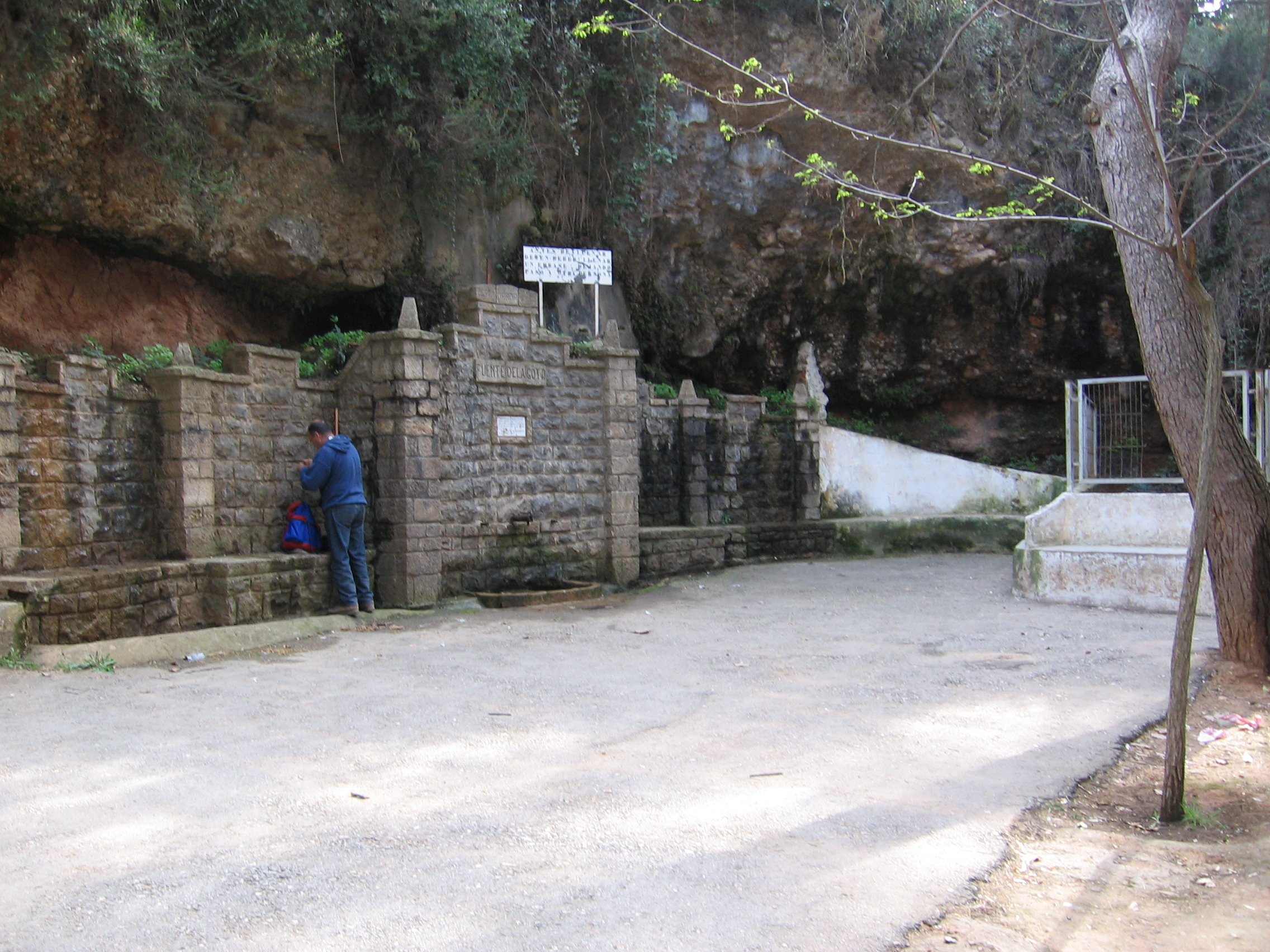 Fuente de la Gota, en Siete Aguas (Valencia, Spain). Autor: José F.Català Senent
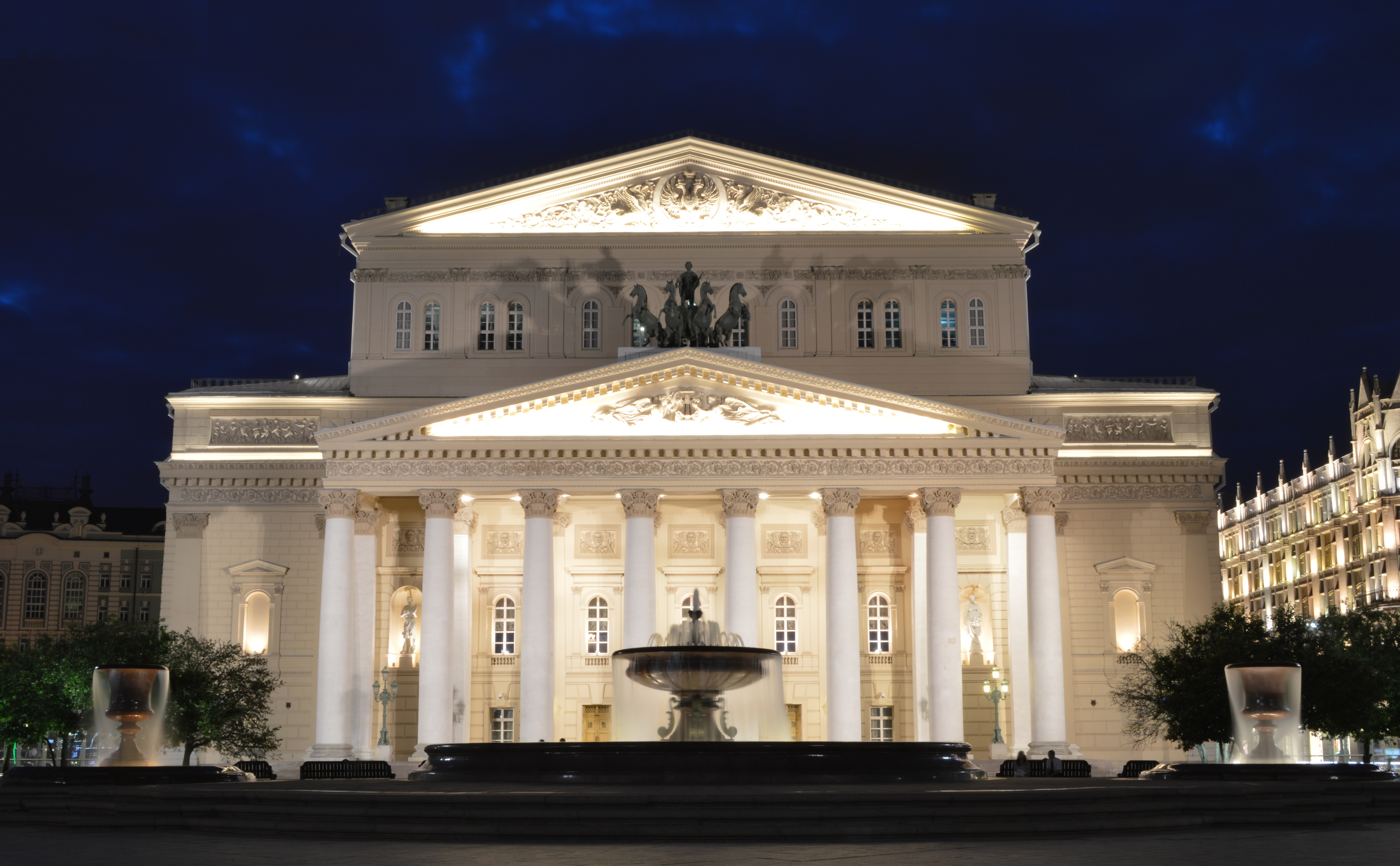 Большой театр
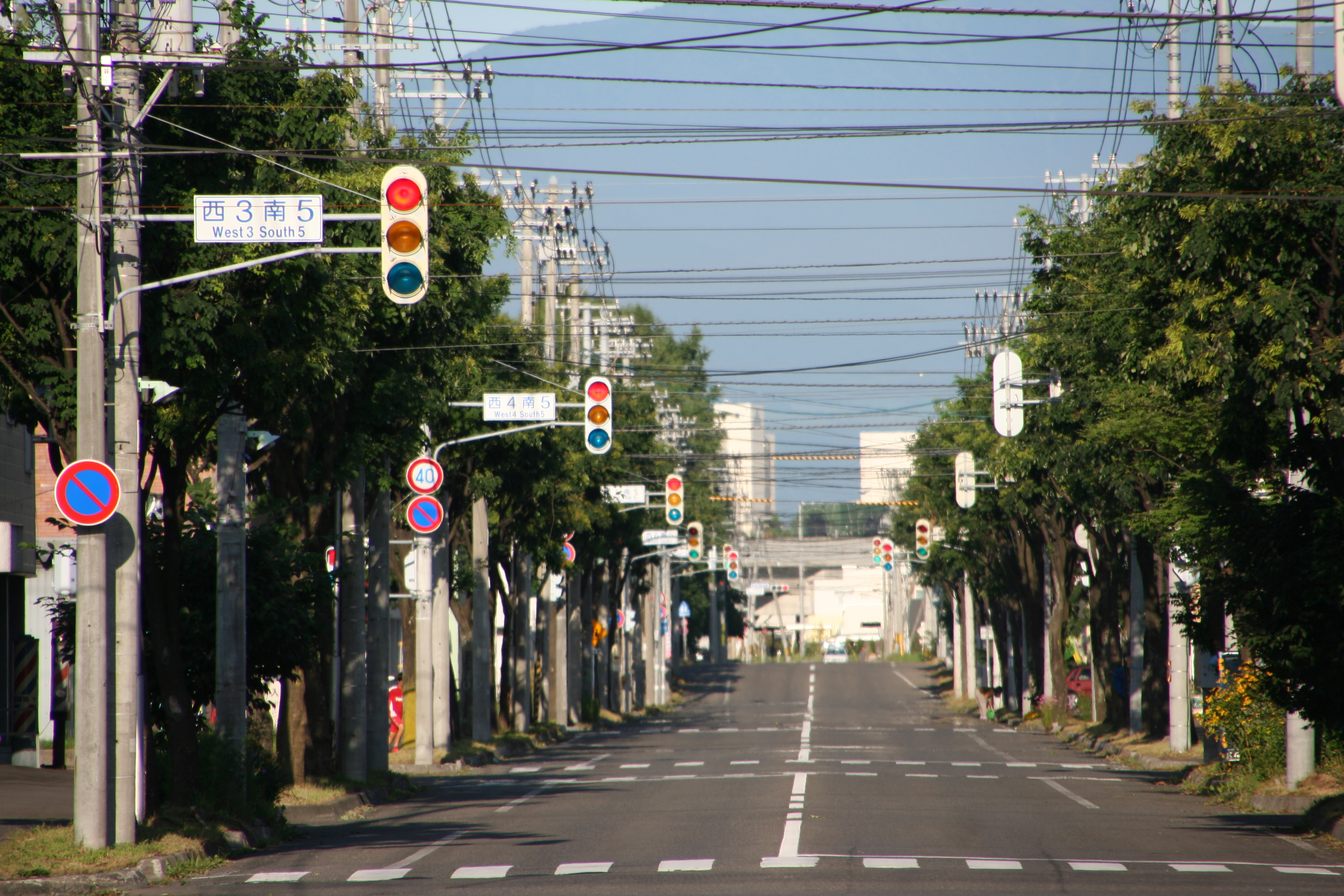 帯広
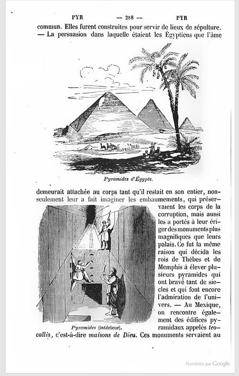 Page du Dictionnaire de conversation à l'usage des dames et des jeunes personnes, ou Complément nécessaire de toute bonne éducation, Volume 9. Google Books
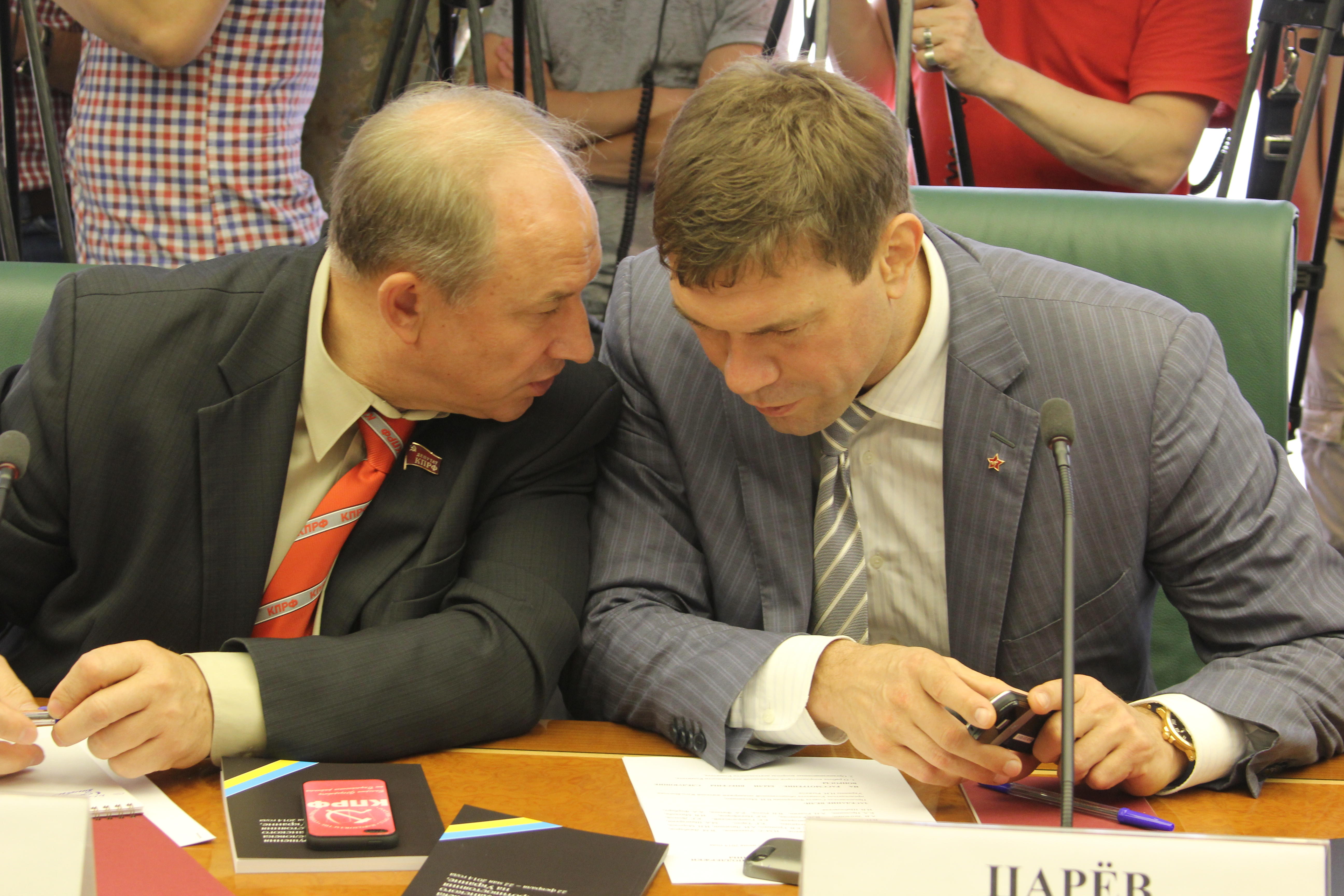 О.А.Царев и В.Ф.Рашкин на заседании Комитета общественной поддержки жителей Юго-Востока Украины

━━━━━━━━

* Task goal *
Transcribe exactly the lines that go from the one holding "Большой театр" through the last line of the entries, both included, and nothing besides them. Do not include any pictures.

* Task result *
 Большой театр
 帯広
 Page du Dictionnaire de conversation à l'usage des dames et des jeunes personnes, ou Complément nécessaire de toute bonne éducation, Volume 9. Google Books
 О.А.Царев и В.Ф.Рашкин на заседании Комитета общественной поддержки жителей Юго-Востока Украины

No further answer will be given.